Experiment Results on the Messidor Dataset. To further evaluate the performance, the proposed Zoom-in-Net is applied to the independent dataset Messidor for DR screening. As Messidor has only 1200 images, the size of which is small to train CNNs, Holly et al. [18] suggested extracting features from the proposed net trained on other dataset like EyePACS to develop classifiers later. Since Messidor and EyePACS employ different annotation scales (Messidor: 0 to 3, EyePACS: 0 to 4), we follow a protocol similar to [18] and conduct two binary classification tasks (referable V.S. non-referable, normal V.S. abnormal) to realize the evaluation cross dataset and prior studies.

We extract five dimensional probability feature vectors from the last layer of Zoom-in-Net, and use Support Vector Machines (SVM) with rbf kernal, implemented by the LibSVM library on MATLAB [5], for binary classification. For referable/nonreferable, Messidor Grade 0 and 1 is considered as nonreferable, while Grade 2 and 3 is defined to be referable to specialists. 10-fold cross-validation on entire Messidor is introduced to be compatible with [12, 18]. For normal/abnormal classification, the SVM is trained using extracted features from the training set of EyePACS and tested on entire Messidor. Only images graded 0 on EyePACS/Messidor are assigned as normal, otherwise as abnormal.

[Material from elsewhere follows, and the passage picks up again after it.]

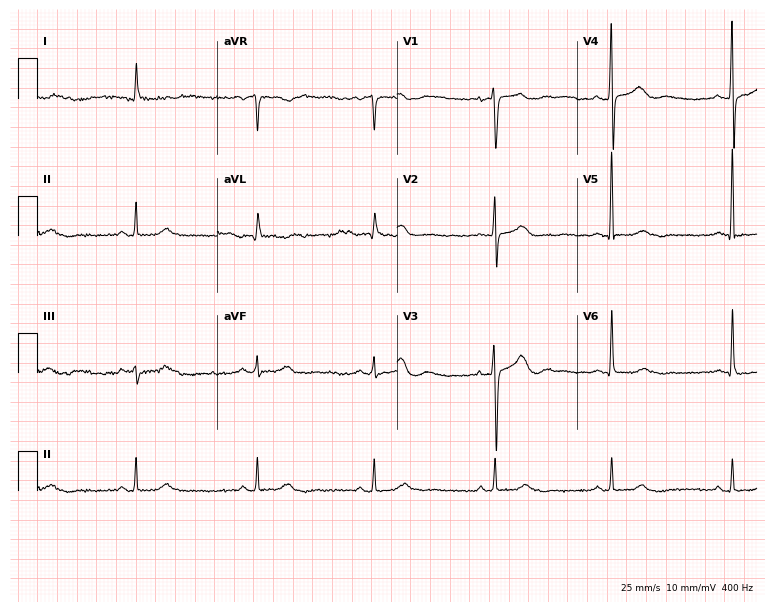
12-lead ECG from a 69-year-old female. No first-degree AV block, right bundle branch block, left bundle branch block, sinus bradycardia, atrial fibrillation or sinus tachycardia recorded for this tracing. Findings outside these six are not listed.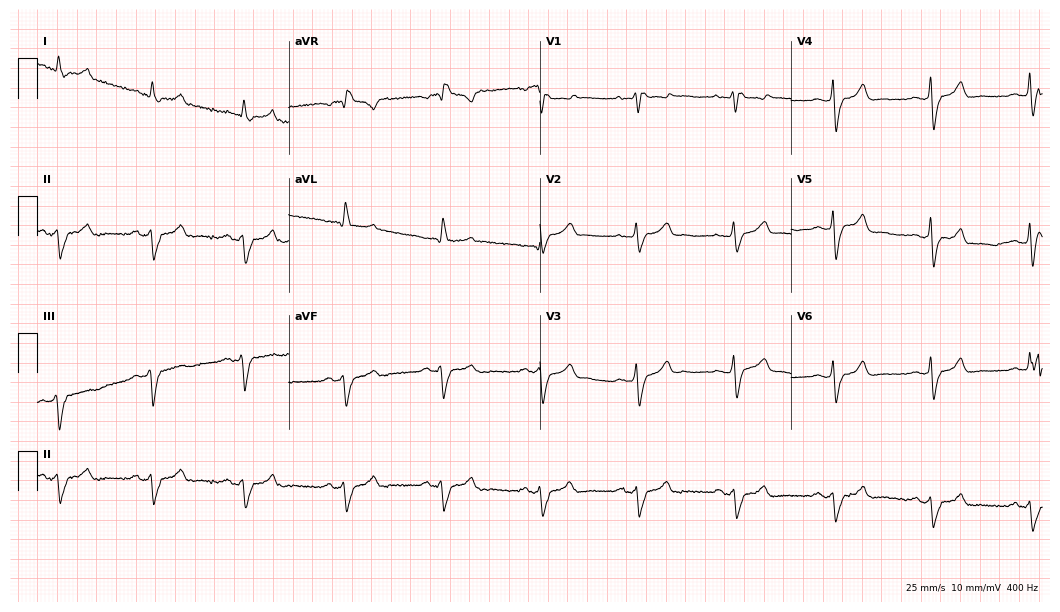
Resting 12-lead electrocardiogram (10.2-second recording at 400 Hz). Patient: a 25-year-old male. The tracing shows right bundle branch block.

Table 3. AUC for referable/nonreferable
Table 4. AUC for normal/abnormal

The area under the receiver operating curve (AUC) is used to quantify the performance. Tables 3 and 4 show results of our methods compared with previous studies. To the best of our knowledge, we achieve the highest AUC for both normal and referral classification on Messidor dataset. Zoom-in-Net performs comparably to two experts reported in [14]. At a specificity of 0.5, the sensitivity of Zoom-in-Net is 0.978 and 0.960, respectively for the normal and referral task.

5 Conclusions

In this work, we proposed a novel framework Zoom-in-Net which achieves state-of-the-art performance on two datasets. Trained with only image-level supervisions, Zoom-in-Net can generate attention maps which highlight the suspicious regions. The localization ability of the gated attention maps is validated and found to be promising. Further experiments show the high response regions on gated attentions correspond to potential lesions in DR, and thus can be used to further boost of performance for classification.